What are the alternative names for Abruzzo-Erickson Syndrome?
- CHARGE like syndrome X-linked
What are the symptoms for Abruzzo-Erickson Syndrome?
Abruzzo-Erickson syndrome is characterized by an opening in the roof of the mouth (cleft palate), a gap or split in the structures that make up the eye (ocular coloboma), abnormal location for the opening of the urethra on the penis (hypospadius), mixed conductive-sensorineural hearing loss, short stature, and an abnormal fusion of the bones of the forearm (radioulnar synostosis). Additional features may include:
- large and protruding ears
- wide spacing between the second and third fingers
- fingers that are angled outward toward the fifth finger (ulnar deviation)

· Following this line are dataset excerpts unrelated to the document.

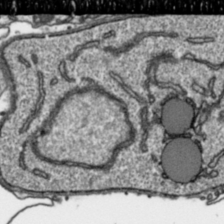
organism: Toxoplasma gondii
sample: Parasites in a vacuole inside a host cell
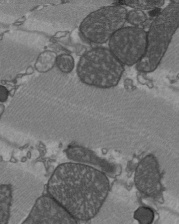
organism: C57BL Mouse
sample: Heart
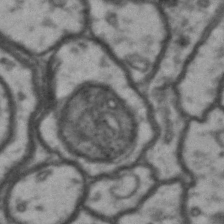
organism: Drosophila
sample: Brain
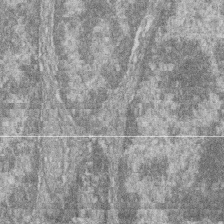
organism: Zebrafish
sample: Cilia; retinal pigment epithelium

- a slight difference in the size and shape of the right and left sides of the face (facial asymmetry)
- dental abnormalities
- congenital heart malformation (such as atrial septal defect)
These symptoms overlap with those seen in CHARGE syndrome, however, unlike those with CHARGE syndrome, individuals with Abruzzo-Erickson syndrome do not have intellectual disability, a narrowing or blockage of the nasal airway (choanal atresia) or underdevelopment of the genitals (genital hypoplasia).